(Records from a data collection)
-- Opening Marker --
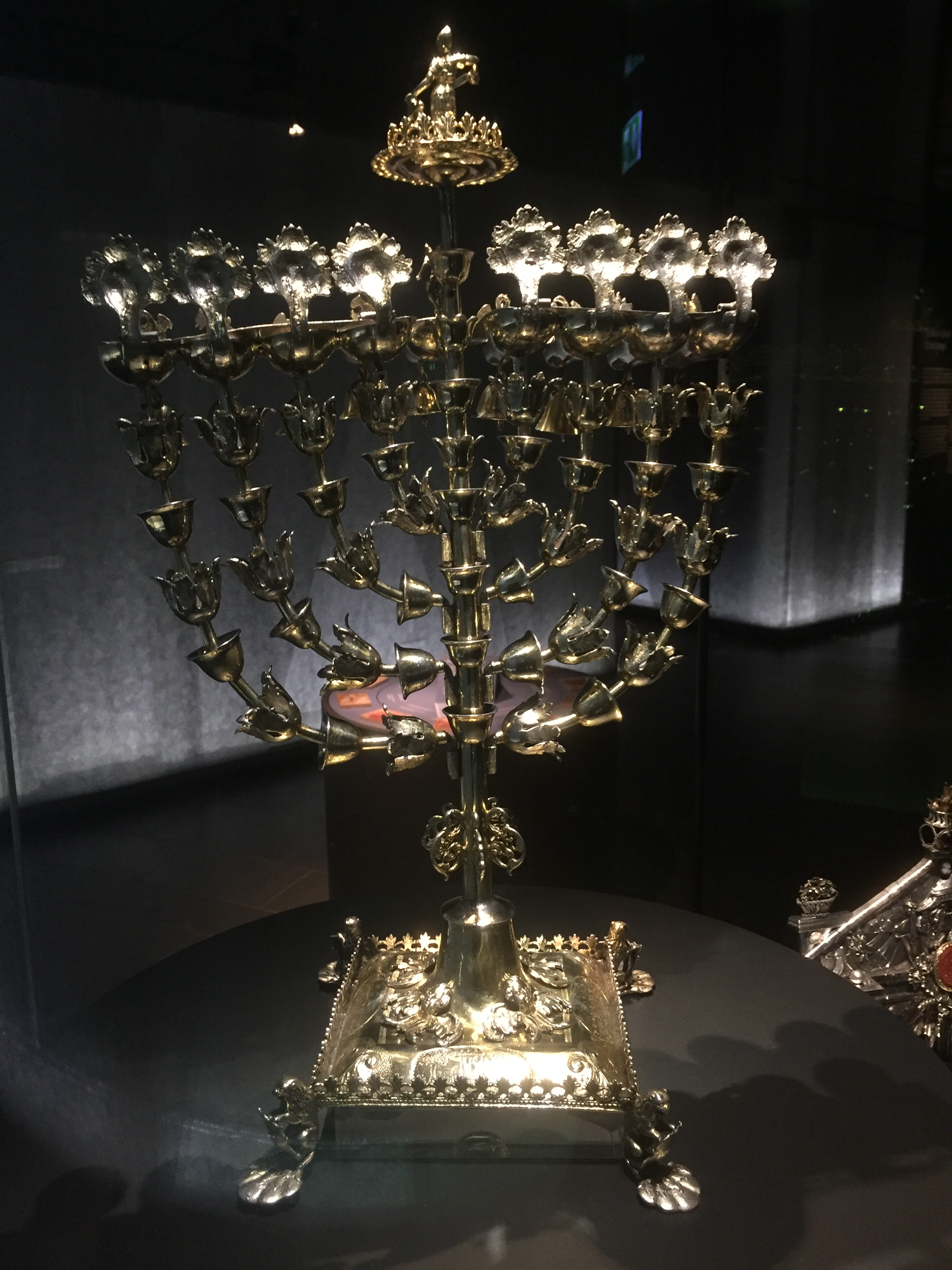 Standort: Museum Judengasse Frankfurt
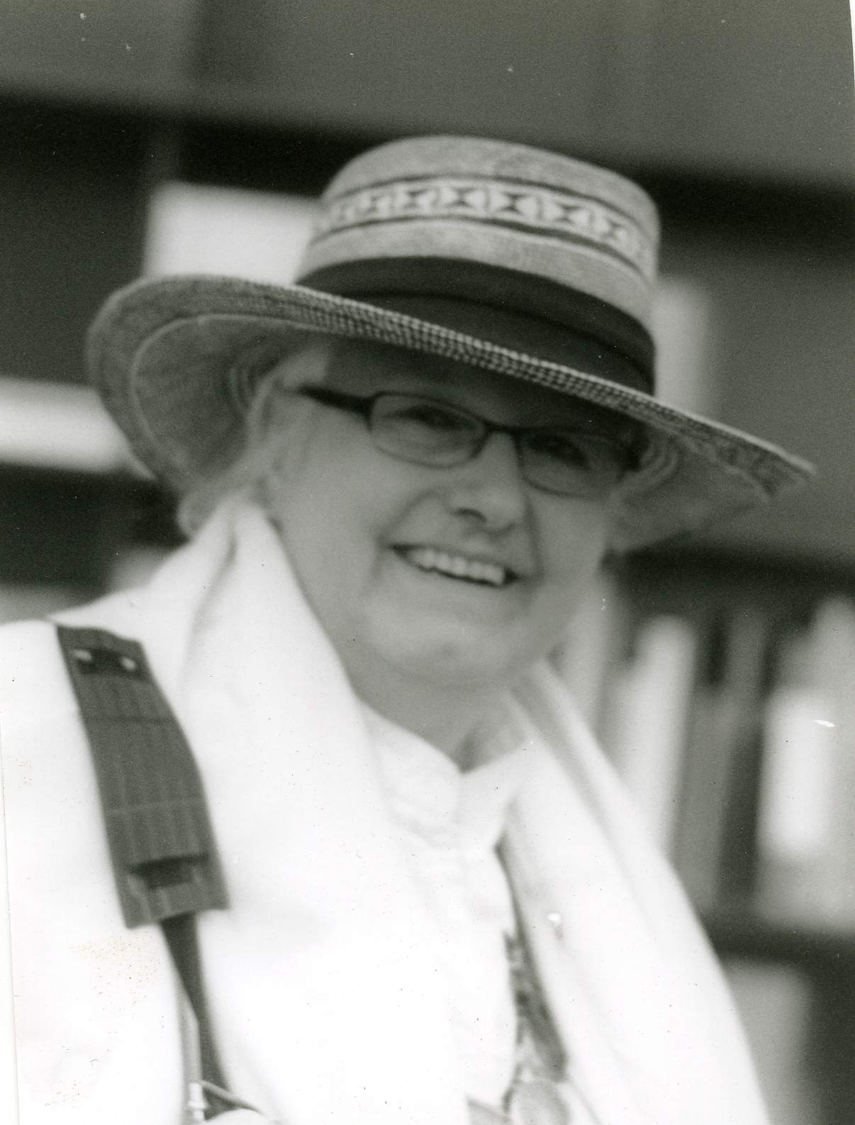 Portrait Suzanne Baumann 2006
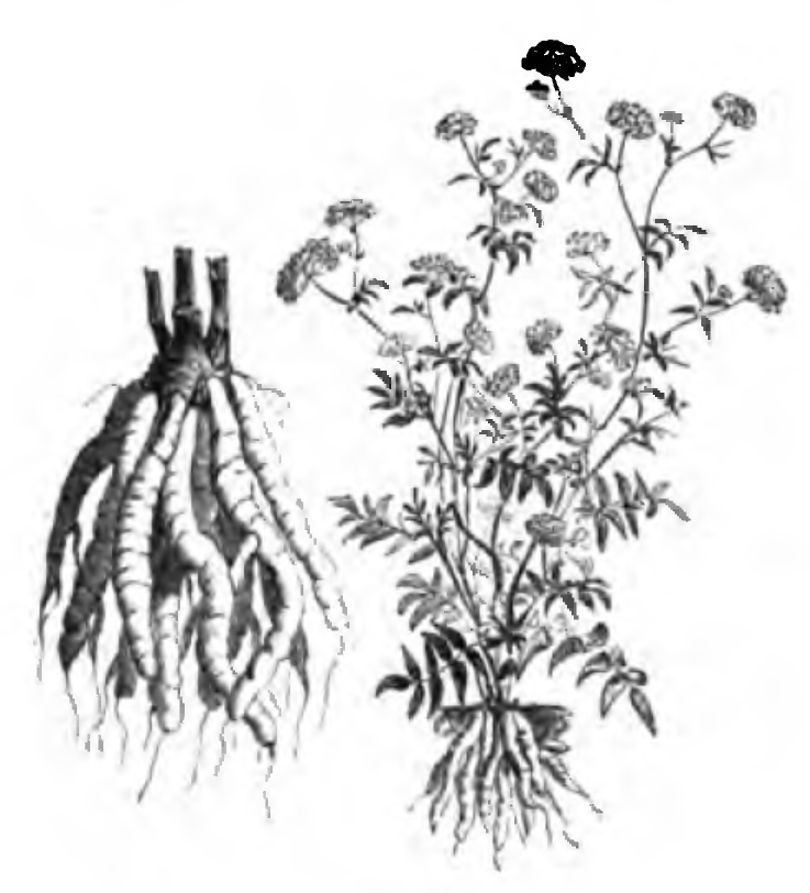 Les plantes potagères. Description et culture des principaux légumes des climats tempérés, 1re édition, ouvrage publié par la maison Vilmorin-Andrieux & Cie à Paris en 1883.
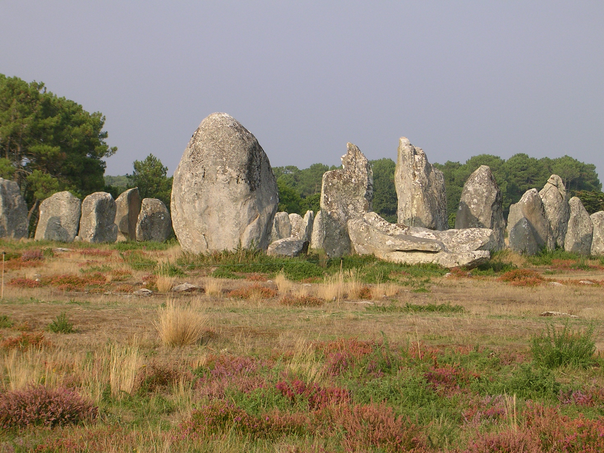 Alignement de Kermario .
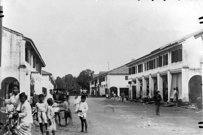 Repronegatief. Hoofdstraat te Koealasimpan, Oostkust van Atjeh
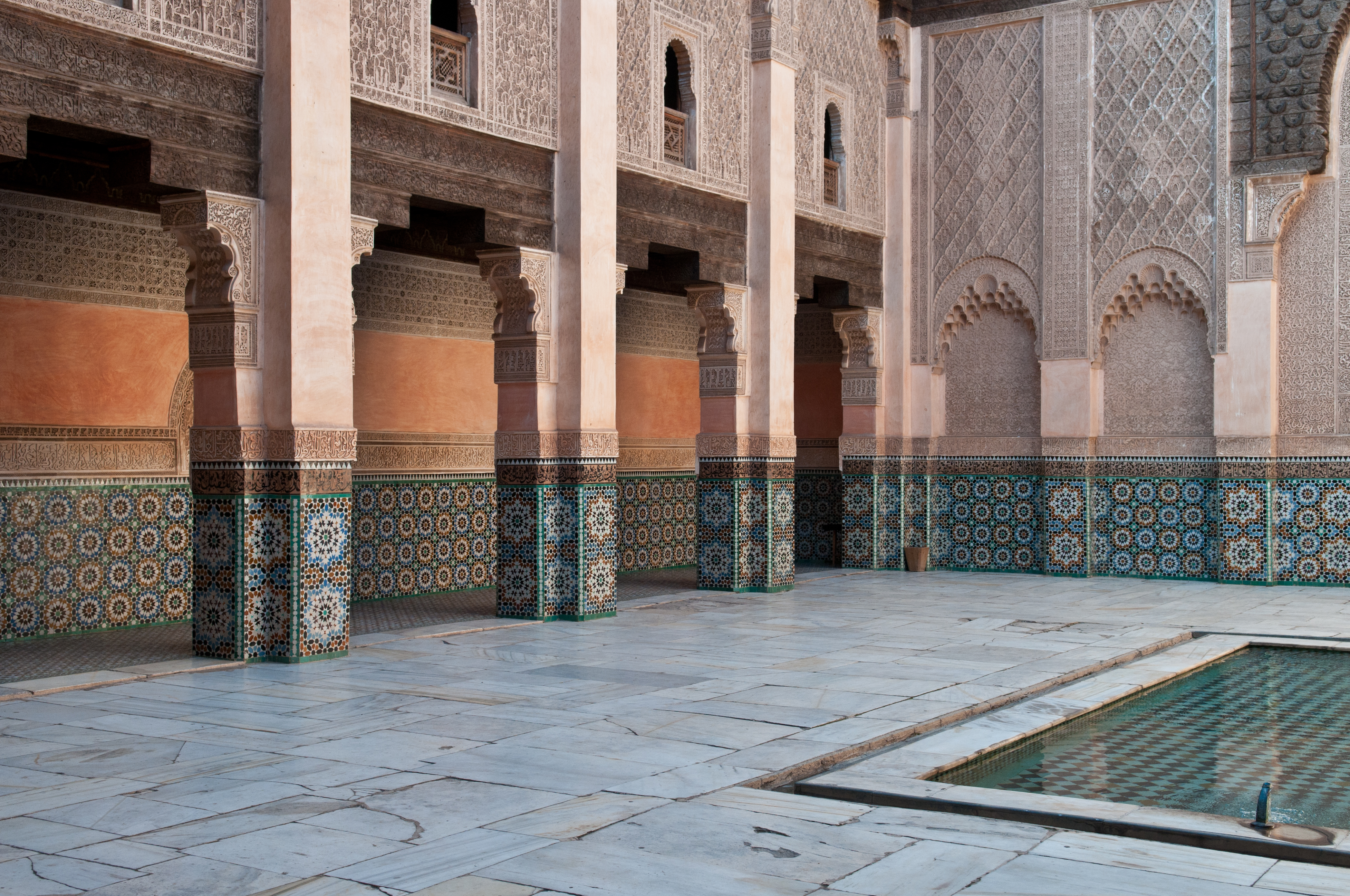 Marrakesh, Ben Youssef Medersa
-- Closing Marker --
* **AIM OF THE TASK**:
Reproduce exactly, and only, the part of the entries above that runs from the line with "Repronegatief. Hoofdstraat te" to the last line, both included. Pictures stay out.

* **THE COMPLETED TASK**:
 Repronegatief. Hoofdstraat te Koealasimpan, Oostkust van Atjeh
 Marrakesh, Ben Youssef Medersa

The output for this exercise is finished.